Sayın milletvekili arkadaşlarım, memleketimde işçinin sorunu olur da küçük işletme sahibinin sorunları olmaz mı? Çevre iller teşvik yasasından yararlanıyor ama bizden daha iyi durumda olan, refah ve kalkınma düzeyi bizden kat kat iyi olan iller 6'ncı bölgede iken Adıyaman 5'inci bölgededir. Örneğin, Teşvik yasasıyla Adıyaman'da yatırım yapmak isteyen -kimse yapmak istemiyor, komşu illere kaçıyor- bir işveren bir işçi için 400 TL SGK primi yatırırken 6'ncı bölgede olan Urfa'da 40 TL yatırmaktadır. Yani, 10 katı fazla bir ücret yatırmaktadır.
Biliyorsunuz, Hükûmet, Bakanlar Kurulunu pazartesi günü Urfa'da topladı. Ağırlıklı konu, Suriyeli mülteciler konusu idi. Hükûmet sözcüsü misafirperverliğimizi öve öve bitiremedi. Mülteci sorununu da başımıza bela eden saraydır, AKP iktidarıdır. Suriye politikası dış politikamızın iflası olduğunu gösteren en önemli parametredir ve dünya âlem bunu çok iyi bilmektedir.
GAP'ın güneydoğu için bir kurtuluş olduğunu düşünen -ki ben de böyle düşünmüştüm- Urfalı, Adıyamanlı hemşehrilerim hayal kırıklığı yaşamışlardır. Adıyaman'ın bir ilçesi Samsat, onlarca köy ve mezrasıyla birlikte baraj gölü dolayısıyla haritadan silinmiş, verimli arazileri sular altında kalmış ama 1 dönüm Adıyaman arazisi bile sulu tarıma geçememiştir. Adıyaman âdeta cezalandırılmıştır. Eğer Adıyaman ovası, Samsat ovası, Kâhta ovası, Besni ovası sulu tarıma geçmiş olsaydı Adıyaman için bugün işsiz şehri, ırgat şehri denilmeyecekti; değil Adıyaman'ı, değil Türkiye'yi, tüm Orta Doğu'yu besleyecek bir projeye sahip olacaktık; hem bölge halkı işsizlikten kurtulacak hem ülkemiz daha iyi bir kalkınma hamlesi gerçekleştirmiş olacaktı.
Görüşülmekte olan bu yasalar için benim naçizane önerim: Sosyal devlet görevini iyi yapmalı, işçi de işveren de küçük işveren de desteklenmeli. "Eşit işe eşit ücret" prensibine uyulmalı, çalışan da, çalıştıran da mutlu olmalı. Bunun yolu da barışçıl, özgür, demokratik bir Türkiye'den, demokratik bir cumhuriyetten geçmektedir. Ancak bunun olması için de sürmekte olan kirli savaşın derhâl son bulması, çözüm sürecine dönülmesiyle elde edilebilir. Kardeş kanının daha fazla dökülmemesi için Meclisi sağduyuya çağırıyorum. Herkesin mutlu olduğu bir iç barış sağlanmalı. Dış politikamız gözden geçirilmeli. "Yurtta sulh, cihanda sulh." ilkesiyle bu güzel ülke hepimize yeter diyorum.

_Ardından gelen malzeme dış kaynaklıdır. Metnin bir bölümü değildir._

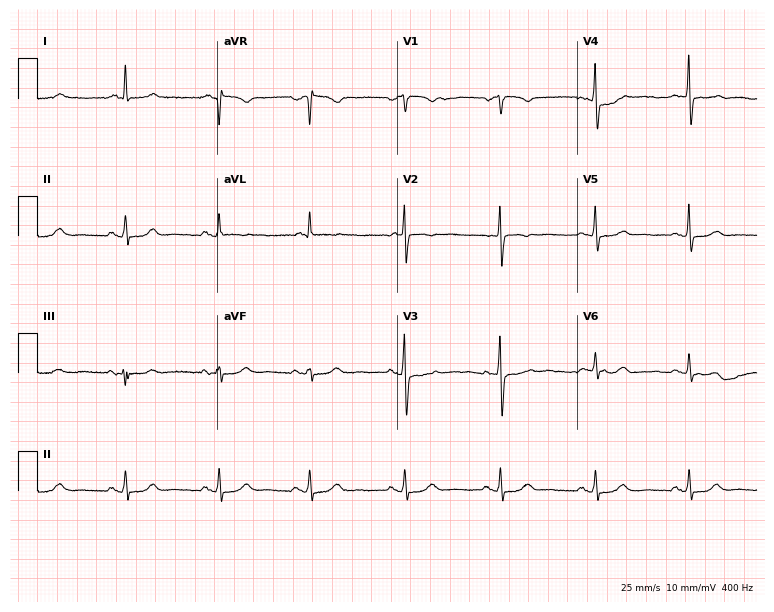
ECG — a female, 71 years old. Screened for six findings — first-degree AV block, right bundle branch block, left bundle branch block, sinus bradycardia, atrial fibrillation, sinus tachycardia — none is recorded.
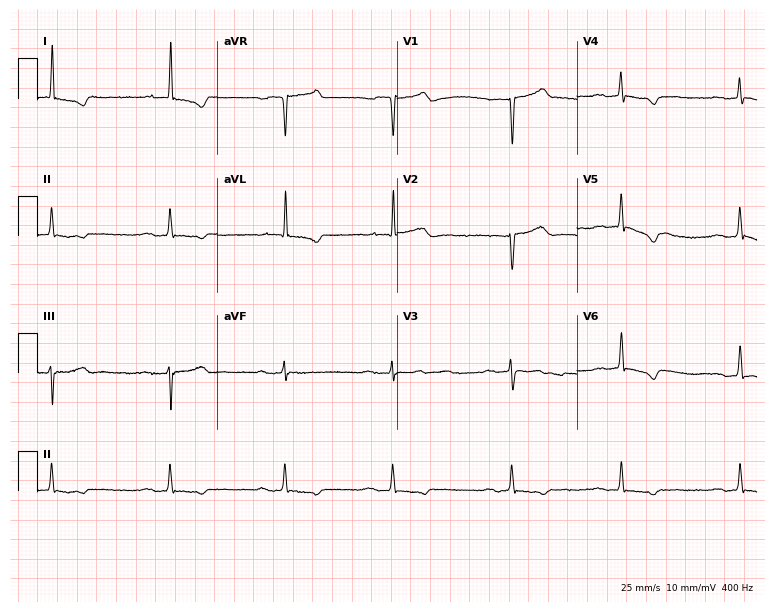
12-lead ECG from a female patient, 75 years old. No first-degree AV block, right bundle branch block, left bundle branch block, sinus bradycardia, atrial fibrillation or sinus tachycardia recorded for this tracing. Findings outside these six are not listed.

Emekten yana bir iş kanunu öncelikle emekçilerin iradesini tanımalı, iznin bölünme şartı tarafların antlaşması değil, işçinin rızasına bağlanmalıdır. Zira toplu sözleşme hakkı olan işçi oranının yüzde 4,5 olduğu, işçi örgütlülüğünün çok düşük olduğu bir ülkede tarafların anlaşması şartı her zaman işveren iradesini öne çıkaracaktır. Yıllık izin işçiler için bir hak, işverenler için ise bir yükümlülüktür. Siz hak olanı yükümlünün insafına bıktığınızda açıkça hak sahibinin mağduriyetine yol açarsınız.
Genel Kurulu saygıyla selamlıyorum. (HDP sıralarından alkışlar)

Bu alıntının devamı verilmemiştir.